奏『お前は辛いとか、悲しいとか…。自分の気持ちを伝えていかないから、俺らはお前の気持ちに気付かないんだよ。自分の気持ちを言わないのはお前の悪いところ。』
大和『辛い気持ちを心に仕舞い込んでたら、いつまで経っても伝わらないよ。ちゃんと自分の口から言わなきゃダメだろ。』
それだけじゃない。
思い返せば、蓮はいつも私の気持ちを知りたがっていた。
『お前は………、どうだったの?付き合ってた時、………俺のどんな所が好きだったの?』
『何でそんなに俺とやり直したいの?』
『…お前の悪いところ、まだ見つからないの?』
蓮はいつも私からのボールを受け止める準備をしていたのに、私は…。
『私は蓮の事なんてこれっぽっちも思ってないんだから…。』
残念ながら傷つける言葉しか言ってない。
ケンカしては仲直りの繰り返しで平行線な関係に行き詰まりを感じていたけど、それは自分自身に原因がある事にようやく気付いた。
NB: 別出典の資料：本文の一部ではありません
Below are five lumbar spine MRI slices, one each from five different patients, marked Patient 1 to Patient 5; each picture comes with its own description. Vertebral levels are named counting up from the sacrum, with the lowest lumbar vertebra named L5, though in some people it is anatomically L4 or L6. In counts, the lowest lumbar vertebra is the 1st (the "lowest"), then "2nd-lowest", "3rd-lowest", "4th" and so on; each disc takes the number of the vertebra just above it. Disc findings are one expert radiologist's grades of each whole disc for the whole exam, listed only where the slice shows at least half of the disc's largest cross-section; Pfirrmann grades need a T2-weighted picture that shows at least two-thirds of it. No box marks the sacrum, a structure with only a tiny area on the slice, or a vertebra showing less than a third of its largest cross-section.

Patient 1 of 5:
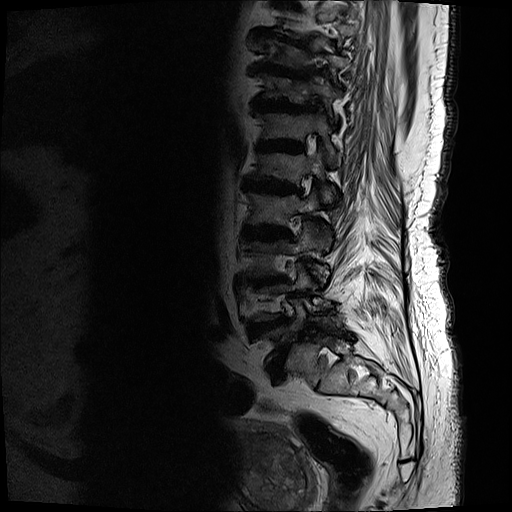
512x512 px | Sagittal T2-weighted lumbar spine MRI | Patient sex: M
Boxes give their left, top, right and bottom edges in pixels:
L4/L5 (2nd-lowest disc): left=250, top=316, right=289, bottom=334
intervertebral disc T12/L1 (6th disc): left=259, top=139, right=306, bottom=154
L2/L3 (4th disc): left=244, top=224, right=292, bottom=241
T11 (7th vertebra): left=269, top=75, right=343, bottom=103
T9/T10 (9th disc): left=255, top=36, right=280, bottom=41
L1 (5th vertebra): left=255, top=142, right=336, bottom=204
intervertebral disc T10/T11 (8th disc): left=255, top=62, right=311, bottom=81
T12 (6th vertebra): left=259, top=112, right=341, bottom=160
T11/T12 (7th disc): left=255, top=97, right=317, bottom=113
L4 (2nd-lowest vertebra): left=253, top=262, right=318, bottom=322
L5 (lowest vertebra): left=259, top=298, right=342, bottom=364
intervertebral disc L3/L4 (3rd-lowest disc): left=253, top=277, right=286, bottom=287
L3 (3rd-lowest vertebra): left=248, top=221, right=330, bottom=286
L5/S1 (lowest disc): left=268, top=350, right=286, bottom=373
L1/L2 (5th disc): left=243, top=178, right=302, bottom=195
L2 (4th vertebra): left=249, top=187, right=325, bottom=225

Degenerative findings by level:
  L2/L3 (4th disc): Pfirrmann grade 5, disc bulging, lower-endplate change, Modic type II, disc narrowing, upper-endplate change
  T11/T12 (7th disc): Pfirrmann grade 5, disc bulging, Modic type II, upper-endplate change, lower-endplate change, disc narrowing
  T12/L1 (6th disc): Pfirrmann grade 5, disc bulging, Modic type II, lower-endplate change, disc narrowing, upper-endplate change
  T10/T11 (8th disc): Pfirrmann grade 5, upper-endplate change, disc bulging, Modic type II, disc narrowing, lower-endplate change
  L1/L2 (5th disc): Pfirrmann grade 5, Modic type II, disc narrowing, lower-endplate change, upper-endplate change, disc bulging

Patient 2 of 5:
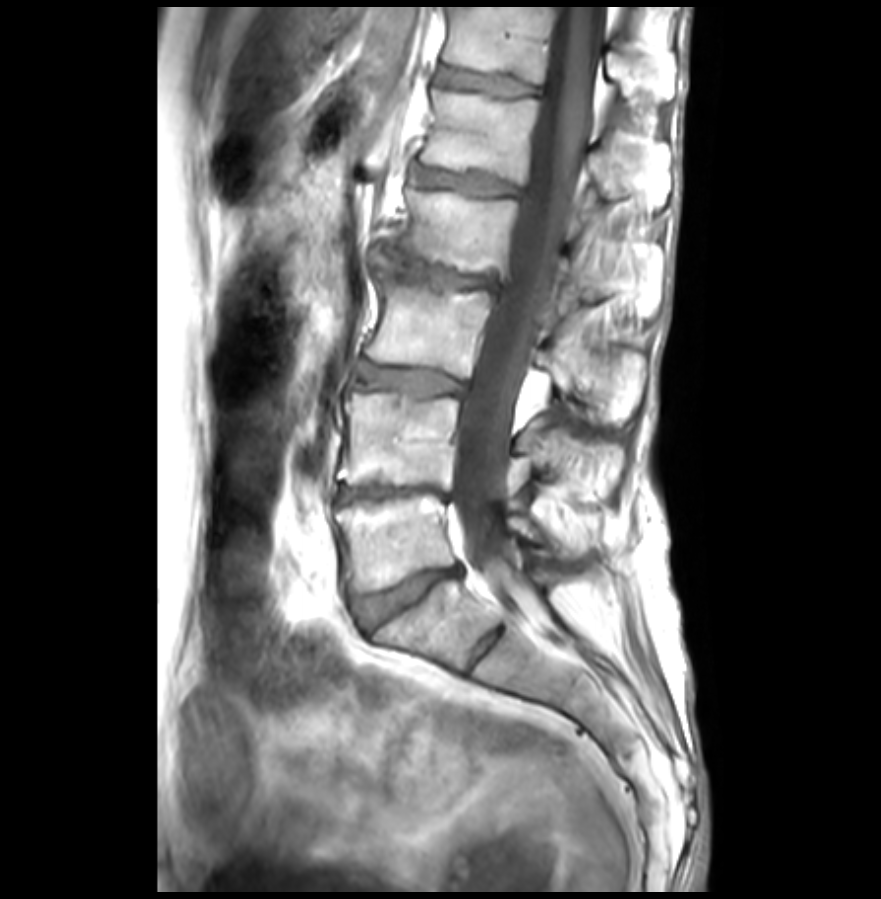

T1-weighted sagittal MRI of the lumbar spine, Image 881x899, Patient sex: F

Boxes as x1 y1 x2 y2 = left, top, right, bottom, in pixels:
L3 vertebra at 368 270 646 416.
Intervertebral disc L4/L5 at 338 483 449 504.
T12 at 445 7 676 99.
L2/L3 at 370 242 503 296.
Intervertebral disc T12/L1 at 437 67 544 95.
L3/L4 at 360 362 463 394.
Intervertebral disc L1/L2 at 417 168 522 195.
Spinal canal at 452 7 605 598.
L2 vertebra at 382 190 595 306.
L4 vertebra at 340 393 624 485.
L5 vertebra at 338 491 544 590.
L5/S1 at 356 569 459 626.
L1 vertebra at 423 90 656 197.

Expert MSK radiologist gradings (per disc):
• L4/L5: disc bulging, disc narrowing, Modic type II
• L3/L4: disc bulging, Modic type II
• T12/L1: lower-endplate change, upper-endplate change
• L1/L2: Modic type II, lower-endplate change, upper-endplate change
• L5/S1: lower-endplate change, disc narrowing, disc bulging, upper-endplate change
• L2/L3: disc bulging, upper-endplate change, disc herniation, lower-endplate change, Modic type II, disc narrowing

Patient 3 of 5:
Scanner: SIEMENS Avanto_fit (1.5T). Lumbar spine MR, T1-weighted, sagittal.

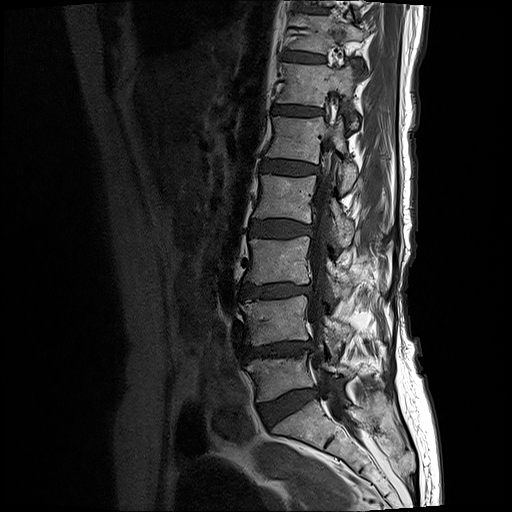 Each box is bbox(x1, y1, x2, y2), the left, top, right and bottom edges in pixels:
L4 (2nd-lowest vertebra) — bbox(240, 295, 354, 345).
L1 (5th vertebra) — bbox(267, 116, 358, 189).
L3 (3rd-lowest vertebra) — bbox(246, 236, 390, 297).
T12/L1 (6th disc) — bbox(273, 106, 322, 116).
T11 (7th vertebra) — bbox(290, 12, 365, 62).
L5/S1 (lowest disc) — bbox(259, 390, 317, 423).
Thecal sac / spinal canal — bbox(308, 122, 354, 433).
L2 (4th vertebra) — bbox(254, 174, 355, 244).
T11/T12 (7th disc) — bbox(285, 51, 325, 62).
T12 (6th vertebra) — bbox(277, 63, 358, 128).
IVD L1/L2 (5th disc) — bbox(263, 160, 318, 175).
L3/L4 (3rd-lowest disc) — bbox(240, 282, 312, 298).
L2/L3 (4th disc) — bbox(253, 219, 312, 237).
T10/T11 (8th disc) — bbox(299, 6, 326, 11).
IVD L4/L5 (2nd-lowest disc) — bbox(245, 341, 314, 359).
L5 (lowest vertebra) — bbox(247, 352, 354, 401).

Radiological gradings:
  T11/T12 (7th disc): upper-endplate change, lower-endplate change, Modic type II
  L3/L4 (3rd-lowest disc): lower-endplate change, Modic type II, upper-endplate change, disc bulging, disc narrowing
  L2/L3 (4th disc): disc bulging, upper-endplate change, lower-endplate change, Modic type II
  T12/L1 (6th disc): lower-endplate change, upper-endplate change, Modic type II
  L1/L2 (5th disc): Modic type II, lower-endplate change, upper-endplate change
  L5/S1 (lowest disc): disc bulging
  L4/L5 (2nd-lowest disc): disc bulging, upper-endplate change, disc narrowing, lower-endplate change, Modic type II

Patient 4 of 5:
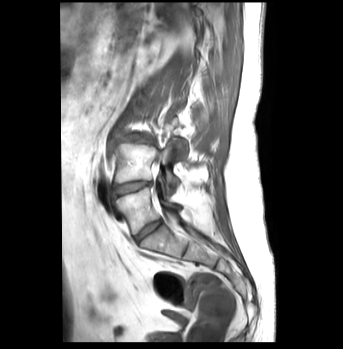 Lumbar spine MR, T1-weighted, sagittal
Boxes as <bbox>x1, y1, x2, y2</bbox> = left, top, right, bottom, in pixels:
• L4 — <bbox>114, 144, 178, 189</bbox>
• disc L4/L5 — <bbox>113, 181, 150, 196</bbox>
• L5/S1 — <bbox>134, 219, 162, 240</bbox>
• disc L3/L4 — <bbox>125, 135, 153, 143</bbox>
• L5 vertebra — <bbox>116, 187, 182, 234</bbox>

Radiological gradings:
- L4/L5: disc bulging, disc narrowing, Modic type II, lower-endplate change
- L5/S1: no spondylolisthesis, narrowing, bulging, herniation, Modic or endplate change recorded

Patient 5 of 5:
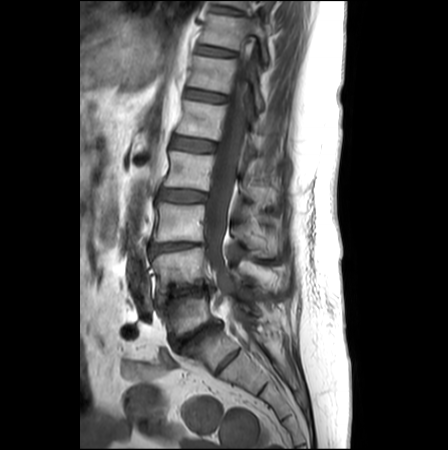 Sagittal T1-weighted lumbar spine MRI. Sagittal slice index 11.

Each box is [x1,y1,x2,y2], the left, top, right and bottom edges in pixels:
Annotations:
- L4/L5 at [157,283,214,305]
- T12 vertebra at [188,56,263,108]
- intervertebral disc L3/L4 at [149,242,206,253]
- L5 vertebra at [159,292,255,339]
- intervertebral disc T12/L1 at [186,90,224,102]
- intervertebral disc L1/L2 at [173,136,214,151]
- L3 vertebra at [154,202,282,256]
- L4 vertebra at [151,247,250,292]
- thecal sac / spinal canal at [205,36,262,357]
- L5/S1 at [173,323,220,351]
- T11/T12 at [197,44,234,56]
- T11 at [201,14,268,60]
- intervertebral disc T10/T11 at [211,4,241,13]
- L1 at [176,100,257,158]
- L2 at [164,151,259,200]
- intervertebral disc L2/L3 at [159,189,206,201]

Per-level radiological findings:
- L4/L5: disc narrowing, disc bulging
- L3/L4: lower-endplate change, upper-endplate change, disc bulging, disc narrowing
- L2/L3: disc bulging
- L5/S1: lower-endplate change, Modic type II, disc narrowing, disc bulging, upper-endplate change
- T11/T12, T10/T11, T12/L1, L1/L2: no spondylolisthesis, narrowing, bulging, herniation, Modic or endplate change recorded
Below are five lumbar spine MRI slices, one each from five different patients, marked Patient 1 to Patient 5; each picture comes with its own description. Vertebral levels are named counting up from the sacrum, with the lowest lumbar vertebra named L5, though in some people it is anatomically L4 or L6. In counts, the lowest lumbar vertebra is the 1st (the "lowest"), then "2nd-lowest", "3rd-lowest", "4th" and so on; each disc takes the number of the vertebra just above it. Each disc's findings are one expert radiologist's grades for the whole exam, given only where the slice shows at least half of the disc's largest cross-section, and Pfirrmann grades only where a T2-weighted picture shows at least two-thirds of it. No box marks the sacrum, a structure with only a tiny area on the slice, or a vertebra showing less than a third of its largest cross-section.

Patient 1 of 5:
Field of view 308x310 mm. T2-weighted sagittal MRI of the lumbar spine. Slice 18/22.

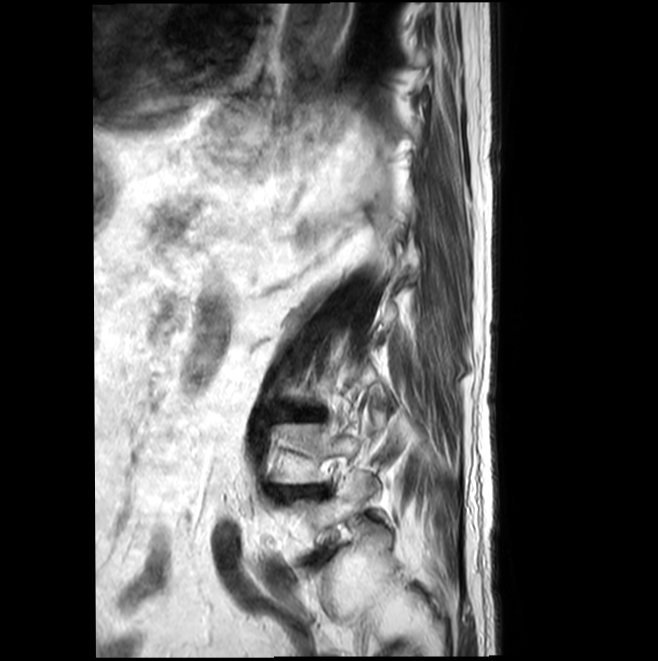
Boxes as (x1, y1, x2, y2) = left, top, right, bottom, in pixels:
lowest vertebra: (291, 470, 391, 550) | 3rd-lowest disc: (286, 411, 322, 419) | 2nd-lowest disc: (270, 486, 331, 501)

Expert MSK radiologist gradings (per disc):
• 2nd-lowest disc: disc bulging, upper-endplate change, disc narrowing, Modic type II, lower-endplate change

Patient 2 of 5:
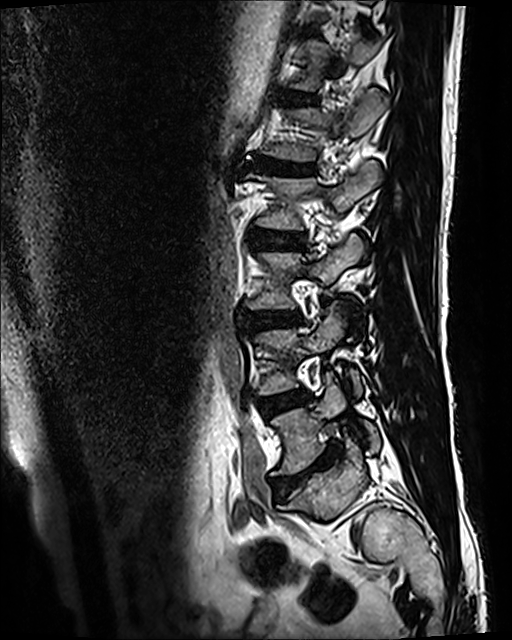 Slice 86/120; Sex M; Image 512x640; MRI lumbar spine (T2 SPACE (3D)), sagittal plane

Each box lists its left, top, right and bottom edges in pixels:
L3/L4 at left=247, top=309, right=300, bottom=329; L5/S1 at left=272, top=443, right=343, bottom=492; L1/L2 at left=249, top=160, right=316, bottom=175; L4 at left=256, top=306, right=362, bottom=396; L2/L3 at left=252, top=228, right=304, bottom=248; disc T12/L1 at left=284, top=91, right=315, bottom=103; L3 at left=245, top=233, right=366, bottom=307; L5 vertebra at left=271, top=374, right=379, bottom=475; disc L4/L5 at left=262, top=392, right=306, bottom=415; L2 at left=248, top=160, right=381, bottom=229; L1 vertebra at left=264, top=88, right=388, bottom=161.

Radiological gradings:
  L5/S1: Pfirrmann grade 5, upper-endplate change, disc bulging, lower-endplate change, disc narrowing, Modic type II
  L3/L4: upper-endplate change, disc bulging, lower-endplate change
  L1/L2: Pfirrmann grade 5, disc bulging, upper-endplate change, Modic type II, lower-endplate change, disc narrowing
  L2/L3: no spondylolisthesis, narrowing, bulging, herniation, Modic or endplate change recorded

Patient 3 of 5:
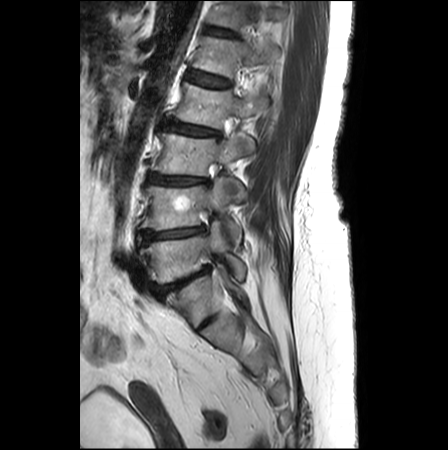 Image 448x450, Slice spacing 3.3 mm, MRI lumbar spine (T2-weighted), sagittal plane
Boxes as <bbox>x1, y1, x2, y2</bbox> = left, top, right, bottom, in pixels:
L5/S1 (lowest disc) = <bbox>152, 265, 209, 299</bbox>.
L1 (5th vertebra) = <bbox>193, 37, 278, 77</bbox>.
L2 (4th vertebra) = <bbox>174, 82, 267, 128</bbox>.
L4 (2nd-lowest vertebra) = <bbox>141, 177, 241, 245</bbox>.
L5 (lowest vertebra) = <bbox>140, 222, 245, 283</bbox>.
L2/L3 (4th disc) = <bbox>164, 122, 219, 137</bbox>.
Disc L3/L4 (3rd-lowest disc) = <bbox>147, 173, 208, 183</bbox>.
L1/L2 (5th disc) = <bbox>186, 71, 231, 87</bbox>.
T12 (6th vertebra) = <bbox>209, 1, 283, 30</bbox>.
L3 (3rd-lowest vertebra) = <bbox>150, 133, 254, 203</bbox>.
L4/L5 (2nd-lowest disc) = <bbox>138, 226, 204, 244</bbox>.
T12/L1 (6th disc) = <bbox>205, 27, 237, 36</bbox>.

Degenerative findings by level:
- L5/S1 (lowest disc): Pfirrmann grade 5, lower-endplate change, disc bulging, Modic type II, disc narrowing, upper-endplate change
- L1/L2 (5th disc): Pfirrmann grade 1
- L4/L5 (2nd-lowest disc): Pfirrmann grade 3, lower-endplate change, upper-endplate change, disc bulging, Modic type II, disc narrowing
- L2/L3 (4th disc): Pfirrmann grade 2, upper-endplate change, disc narrowing, lower-endplate change, Modic type II, disc bulging
- T12/L1 (6th disc): lower-endplate change
- L3/L4 (3rd-lowest disc): Pfirrmann grade 3, Modic type II, disc bulging, disc narrowing, lower-endplate change, upper-endplate change

Patient 4 of 5:
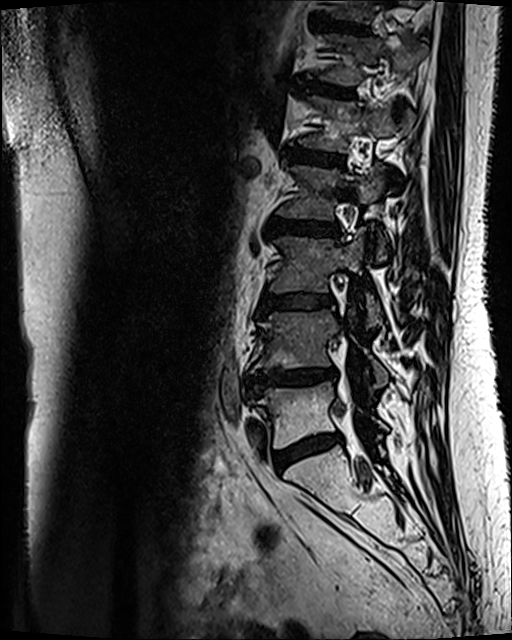 Patient sex: F; MRI lumbar spine (T2 SPACE (3D)), sagittal plane
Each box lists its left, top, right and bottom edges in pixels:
Annotations:
• IVD L2/L3: left=269, top=216, right=339, bottom=237
• IVD T12/L1: left=303, top=80, right=350, bottom=96
• IVD L5/S1: left=274, top=434, right=342, bottom=471
• IVD L3/L4: left=261, top=295, right=333, bottom=311
• IVD L4/L5: left=245, top=368, right=335, bottom=395
• L5 vertebra: left=252, top=382, right=387, bottom=448
• L1: left=299, top=96, right=407, bottom=152
• T12: left=321, top=34, right=426, bottom=85
• L3 vertebra: left=270, top=229, right=381, bottom=326
• L4: left=250, top=309, right=388, bottom=395
• L2 vertebra: left=278, top=166, right=387, bottom=261
• L1/L2: left=290, top=149, right=343, bottom=166
• IVD T11/T12: left=315, top=17, right=367, bottom=33

Per-level radiological findings:
• T11/T12: upper-endplate change, lower-endplate change, Modic type II
• L2/L3: Pfirrmann grade 3, Modic type II, disc bulging
• T12/L1: Modic type II
• L3/L4: Pfirrmann grade 3, Modic type II, disc bulging
• L4/L5: Pfirrmann grade 4, Modic type II, lower-endplate change, disc bulging, upper-endplate change, disc narrowing
• L5/S1: Modic type II, disc bulging
• L1/L2: Modic type II

Patient 5 of 5:
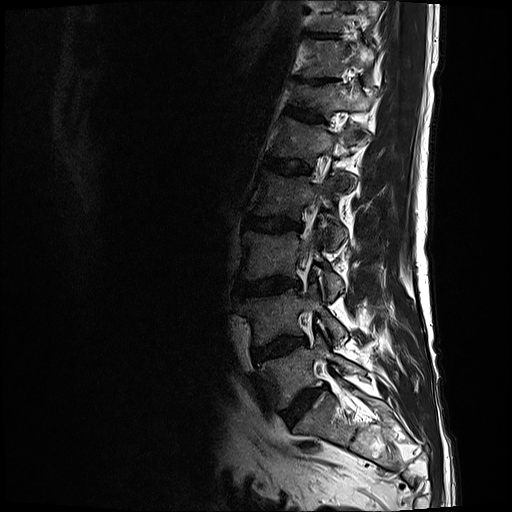 Lumbar spine MR, T2-weighted, sagittal. Sex M. Sagittal slice index 4.

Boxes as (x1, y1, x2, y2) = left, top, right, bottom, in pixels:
{"L1/L2": "(265, 155, 310, 174)", "intervertebral disc T12/L1": "(283, 105, 323, 119)", "L1": "(272, 116, 354, 165)", "intervertebral disc L5/S1": "(281, 387, 319, 425)", "L4 vertebra": "(237, 287, 346, 344)", "intervertebral disc L3/L4": "(238, 277, 300, 298)", "L3 vertebra": "(242, 230, 344, 299)", "T11/T12": "(298, 78, 327, 83)", "intervertebral disc T10/T11": "(308, 32, 339, 37)", "T11 vertebra": "(300, 39, 375, 89)", "L5": "(258, 335, 361, 408)", "T12 vertebra": "(290, 81, 371, 132)", "intervertebral disc L4/L5": "(250, 335, 306, 360)", "L2 vertebra": "(255, 170, 345, 247)", "T10 vertebra": "(309, 0, 381, 30)", "L2/L3": "(246, 215, 301, 231)", "thecal sac / spinal canal": "(300, 182, 320, 319)"}

Degenerative findings by level:
- L3/L4: Pfirrmann grade 4, disc narrowing, Modic type II, disc bulging
- L5/S1: Pfirrmann grade 4, disc bulging, disc narrowing
- L4/L5: Pfirrmann grade 3, Modic type II, disc bulging
- L1/L2: Pfirrmann grade 3
- L2/L3: Pfirrmann grade 3, Modic type II, disc bulging

度重なる試練が待ち受けていても、心に平和をもたらせてくれたのは、いつも蓮だったのに。
蓮…。
ごめんね。
私は蓮の心の叫びに気付いてあげる事が出来なかった。
高校生活最終日の今になっちゃったけど、私の悪い所がようやく見つかったよ。
長らく待たせてごめんね。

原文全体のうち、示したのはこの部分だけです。